Parametric direction-of-arrival estimation with three recurrence relations of spherical harmonics

Abstract

The eigenbeam estimation of signal parameters via the rotational invariance technique (EB-ESPRIT) is a well-known subspace-based beamforming algorithm for a spherical microphone array. EB-ESPRIT uses a recurrence relation to directly estimate directional parameters expressing directions-of-arrival (DOAs) of sound sources without an exhaustive grid-search. In the conventional EB-ESPRIT, the directional parameter along the elevational direction is given by a tangent function, which inevitably produces two shortcomings.

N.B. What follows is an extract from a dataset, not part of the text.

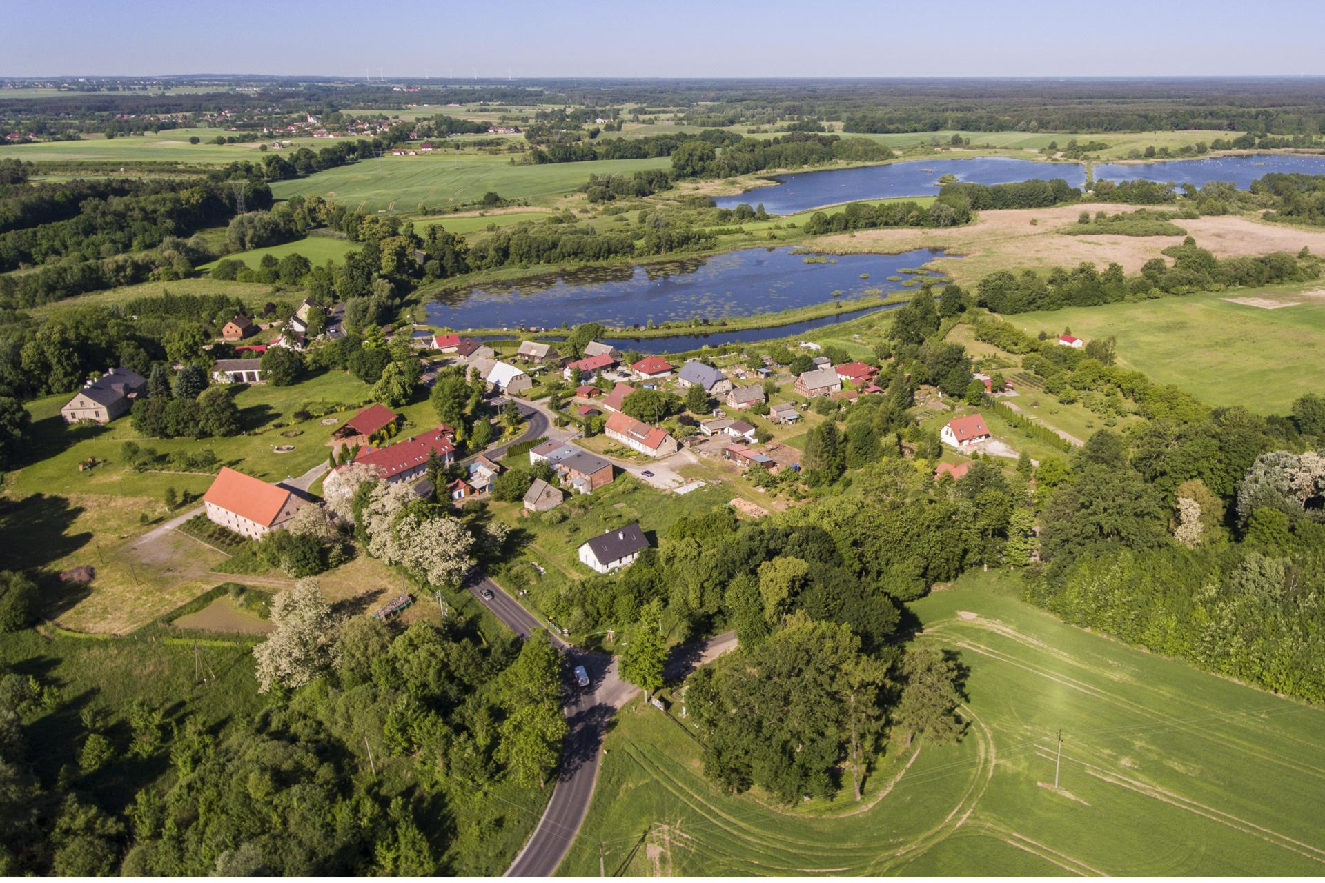 Mironice z lotu ptaka

First, the tangent function becomes singular for sources near the equator in spherical coordinates. Furthermore, two sources lying in exactly opposite directions in the spherical coordinates are indistinguishable and a strong ambiguity problem arises. In this work, an EB-ESPRIT technique based on generalized eigenvalue decomposition (GEVD) is proposed to resolve the singularity and ambiguity problems. The proposed technique uses three independent recurrence relations for spherical harmonics, thus the singularity problem due to the tangent function can be completely avoided. A common transformation matrix for extracting DOAs from recurrence relations are found from the GEVD, and the use of cosine and sine functions makes it possible to find DOAs without ambiguity and without extra transforms or angle-pairing processes. It is demonstrated that the proposed method not only overcomes the singularity and ambiguity problems, but also outperforms conventional techniques in terms of DOA accuracy. (C) 2019 Acoustical Society of America.